Closed xiaoshimeng closed 10 months ago
Could you please show me the log file? I haven't encoutered this issue before.
I have uploaded the log.txt file, but there are only three contents of epoch in it. At that time, WER and loss were always very large, so the training was terminated. I hope you can give me your advice.
I notice that your feeder mode is 'test'. I haven't observed other differences but there may exist some. I also upload my log.txt which you can refer to. You can choose to reduce the lr by half from 0.0001 to 0.00005, and change the lr deacying rate (gamma in the 'optimizer.py') from 0.2 to 0.5.
Thank you very much.
Hello, if I want to train CorrNet on CSL-Daily, do I need to change the model structure as I did in Readme to evaluate CSL-Daily?
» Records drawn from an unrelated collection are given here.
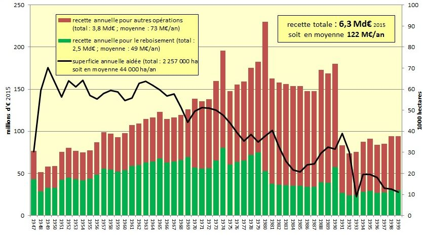 aides du Fonds forestier national d'après Dodane 2009 en euros actualisés 2015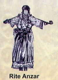 Utilisée dans le rite d'Anzar.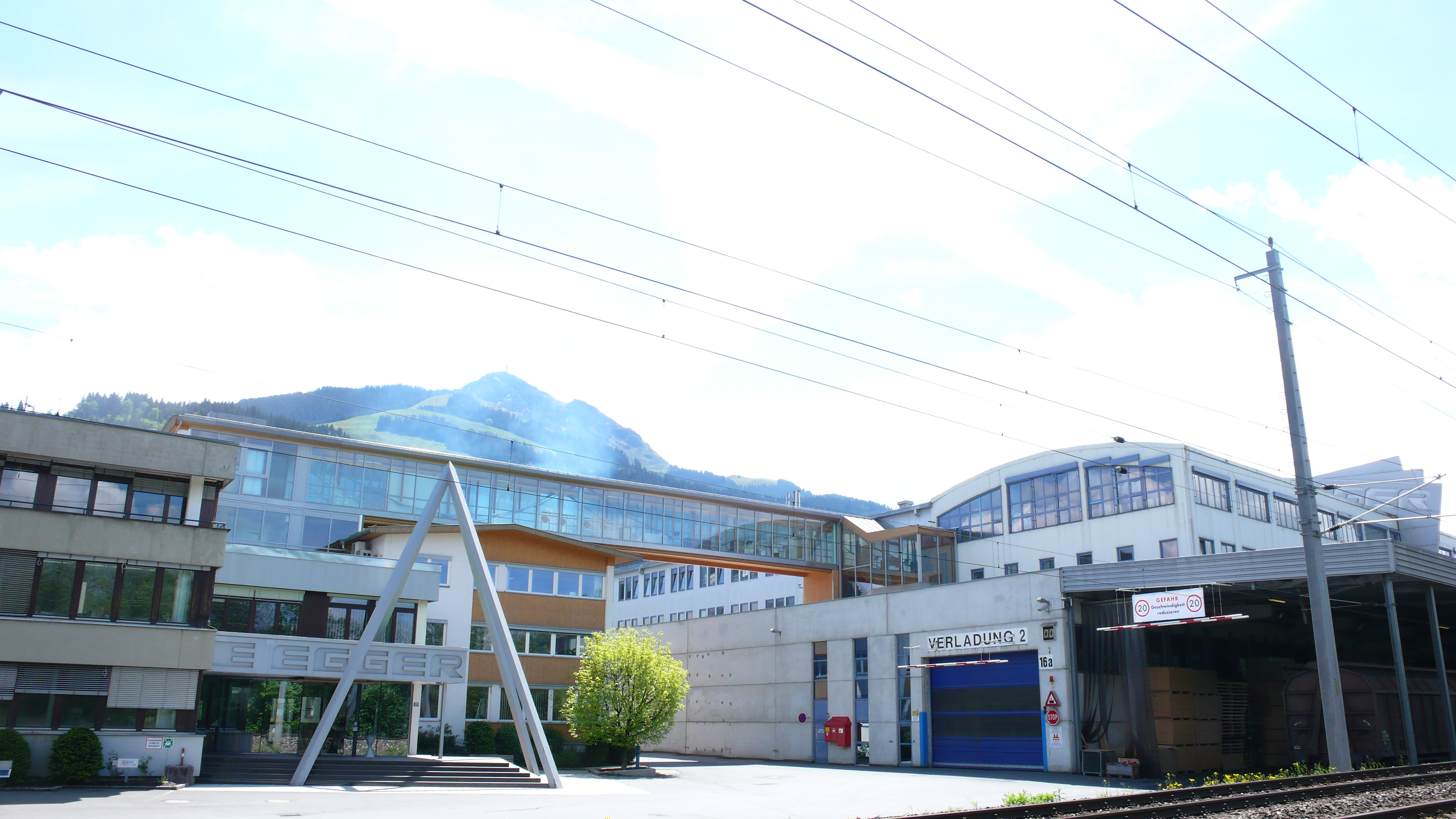 Fritz Egger GmbH & Co St. Johann in Tirol. Im Hintergrund das Kitzbüheler Horn.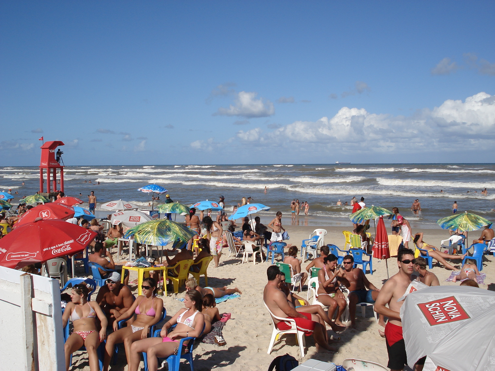 Vista da Praia de Imbé, no município de Imbé, no estado do Rio Grande do Sul, no Brasil.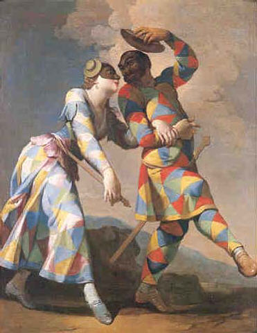 Arlecchino/Harlekin und Colombina. Öl auf Leinwand, 65 × 53,5 cm.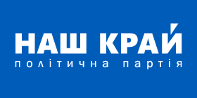 "Наш край"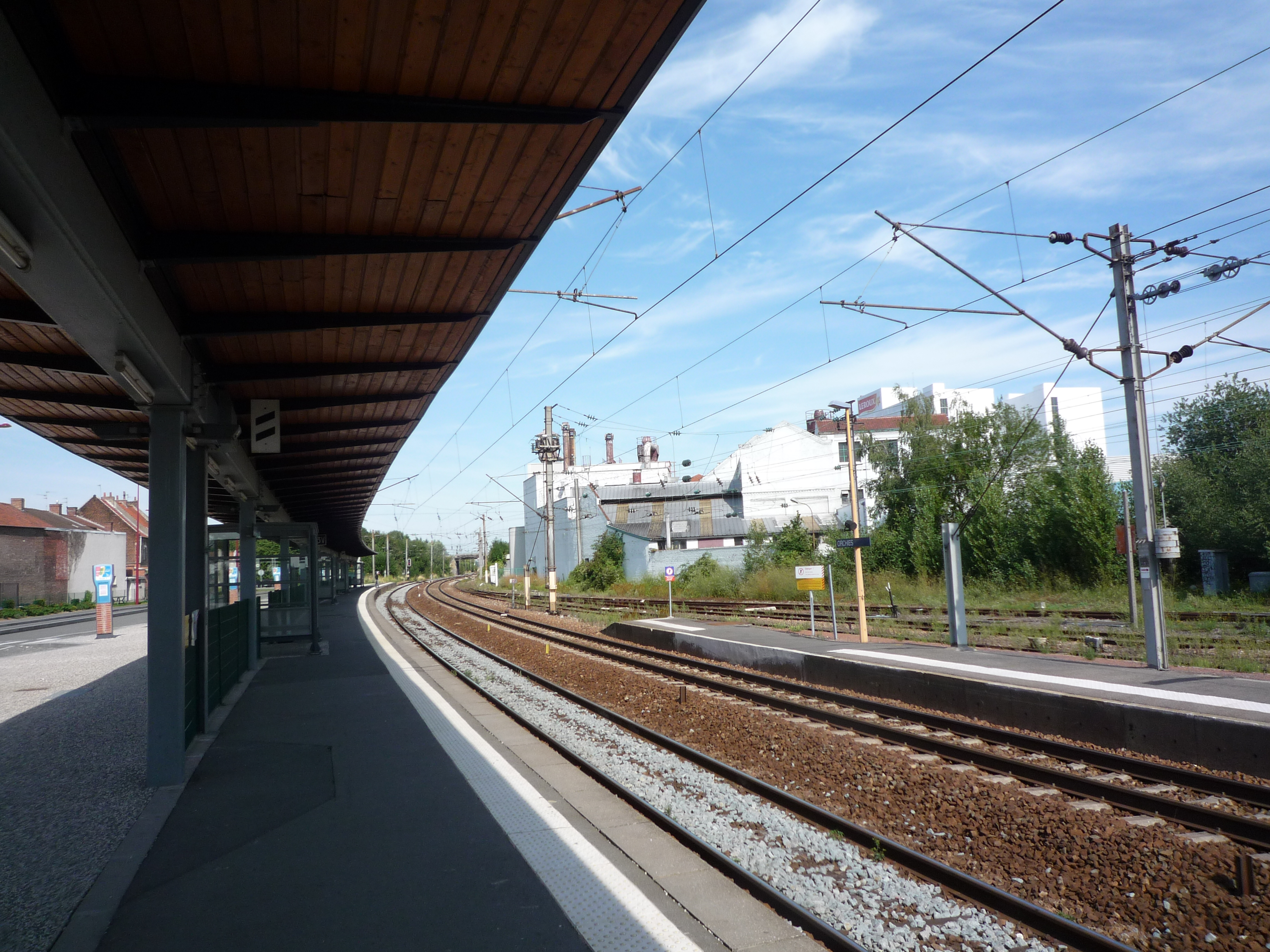 Gare d'Orchies, Nord, Nord-Pas-de-Calais, France.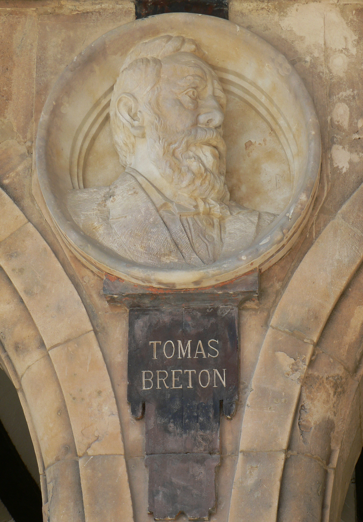 Medallón con la efigie de Tomás Bretón, en el Pabellón de Petrineros, Plaza Mayor de Salamanca (España).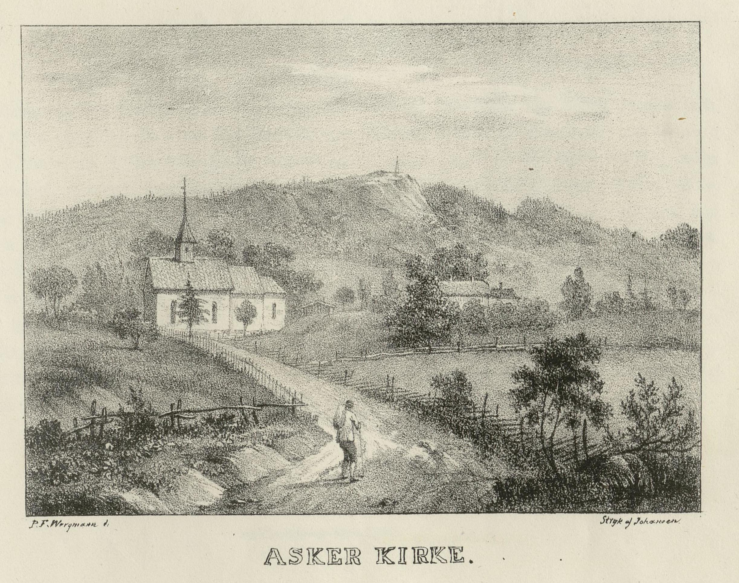 Illustrasjon hentet fra boken "Norge, fremstillet i lithographerede Billeder efter Naturen" av Wergmann, P.F. og utgitt av P.F. Wergmann (Christiania, 1836-1837)

I set CorrNet like that to save meomory. If you have enough memory, you don't need to change the network structure.
In your paper, does CSL-Daily WER modify the network structure or does it come out without modifying the network structure?
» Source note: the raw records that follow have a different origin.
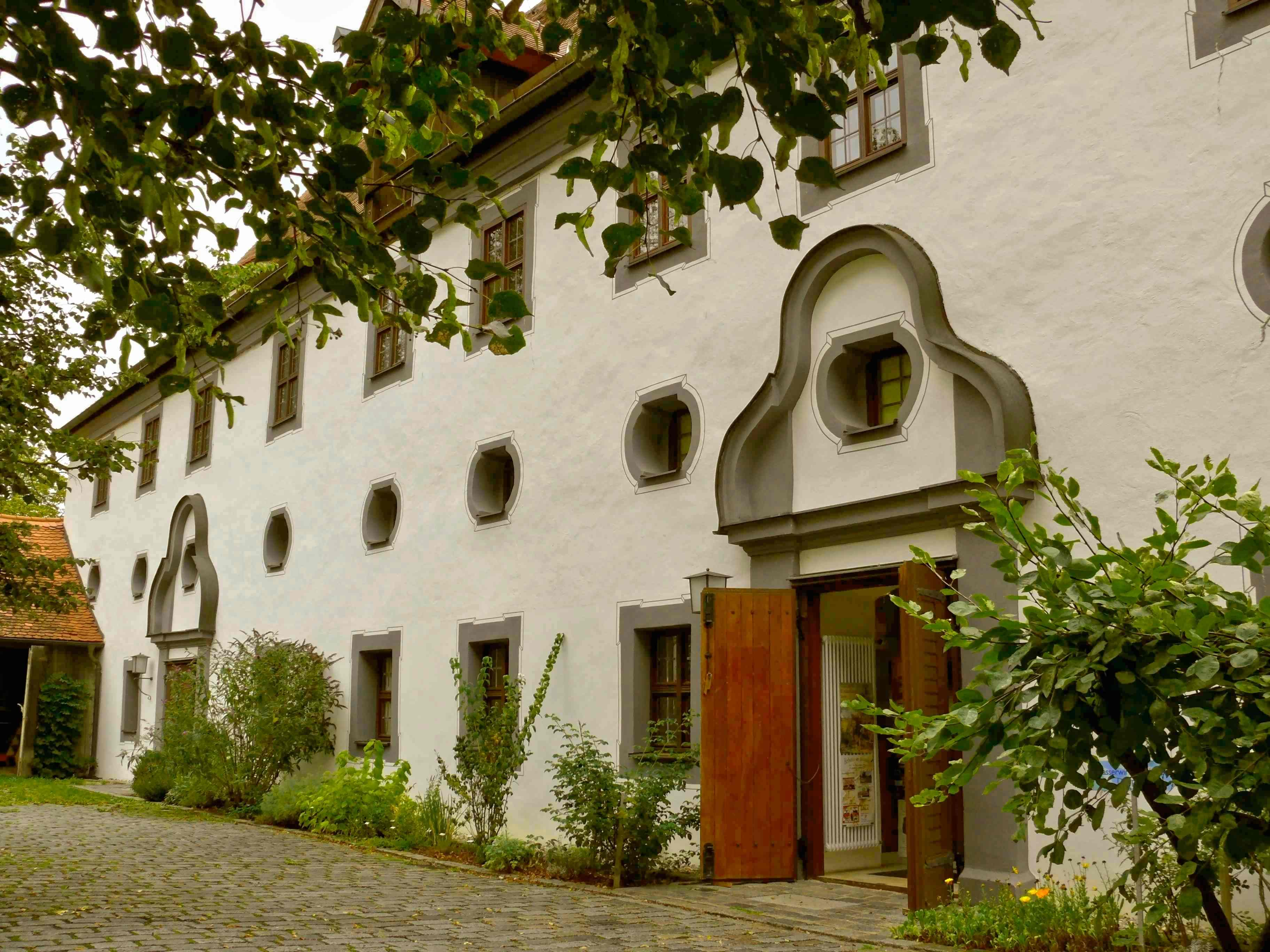 Museumsgebäude maihingen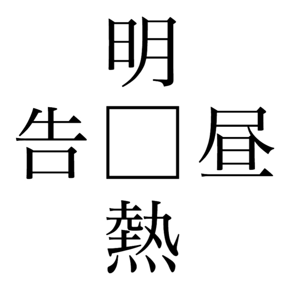 パズルの一種である和同開珎の例題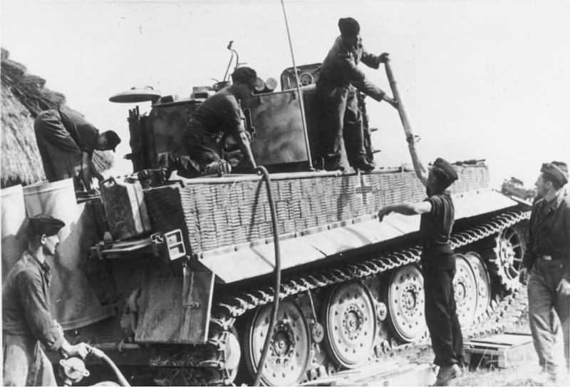 ADN-Bildarchiv, II. Weltkrieg An der deutsch-sowjetischen Front im Osten; August 1944 Ein deutscher "Tiger"-Panzer erhält neuen Treibstoff und Munition. Aufnahme: Schlegel-Breg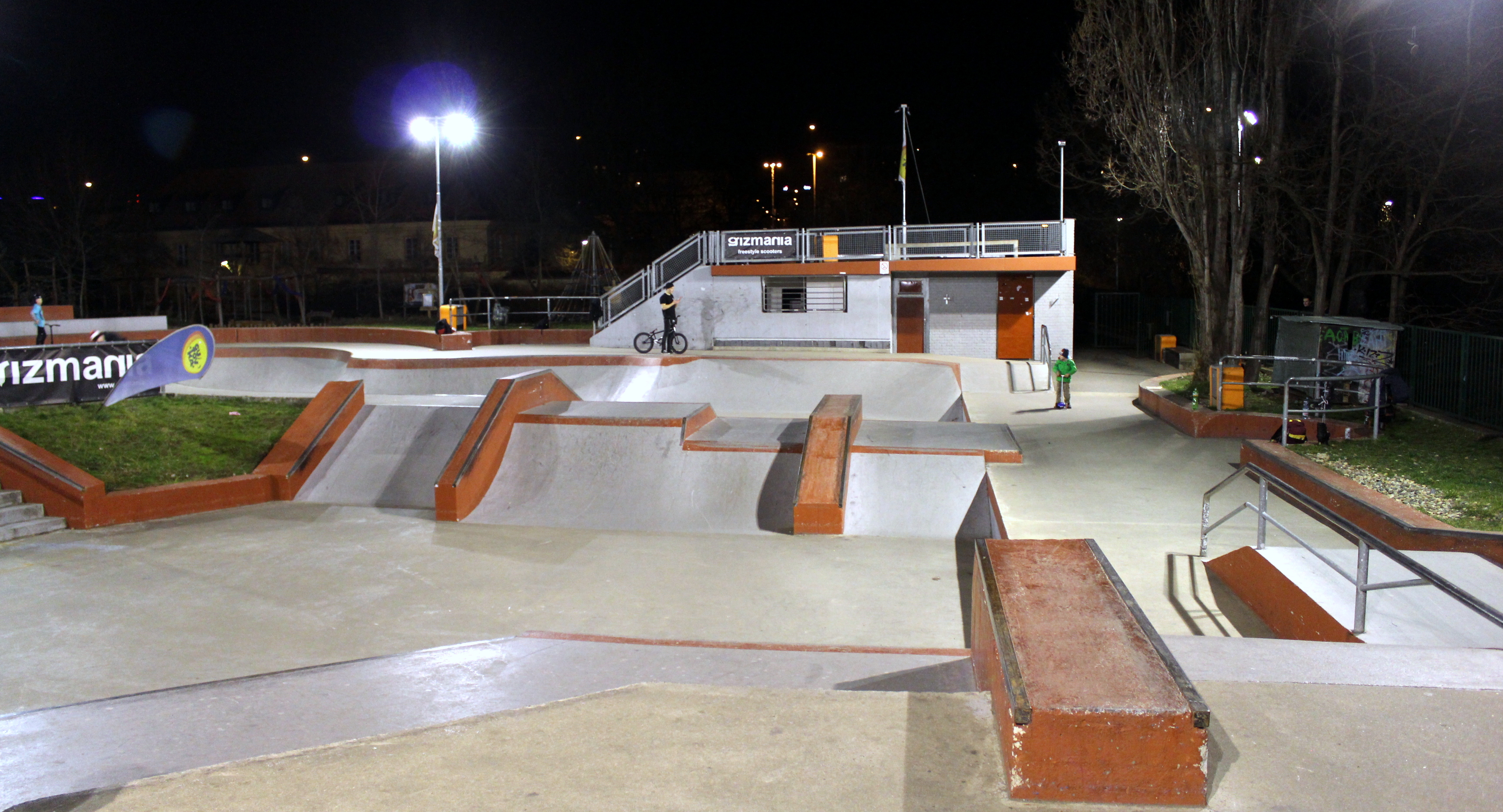 Gutovka

The WER is reported with only two proposed modules (the modified network structure).
What I mean is that the original two modules have been modified as shown in the picture above.
Originally, CorrNet has three modules. For CSL-Daily, we only keep two due to memory constraint and report its WER in the paper. You can try using all three module if the memory is enough.
I see. Thank you very much for your answer.
I notice that your feeder mode is 'test'. I haven't observed other differences but there may exist some. I also upload my log.txt which you can refer to. You can choose to reduce the lr by half from 0.0001 to 0.00005, and change the lr deacying rate (gamma in the 'optimizer.py') from 0.2 to 0.5.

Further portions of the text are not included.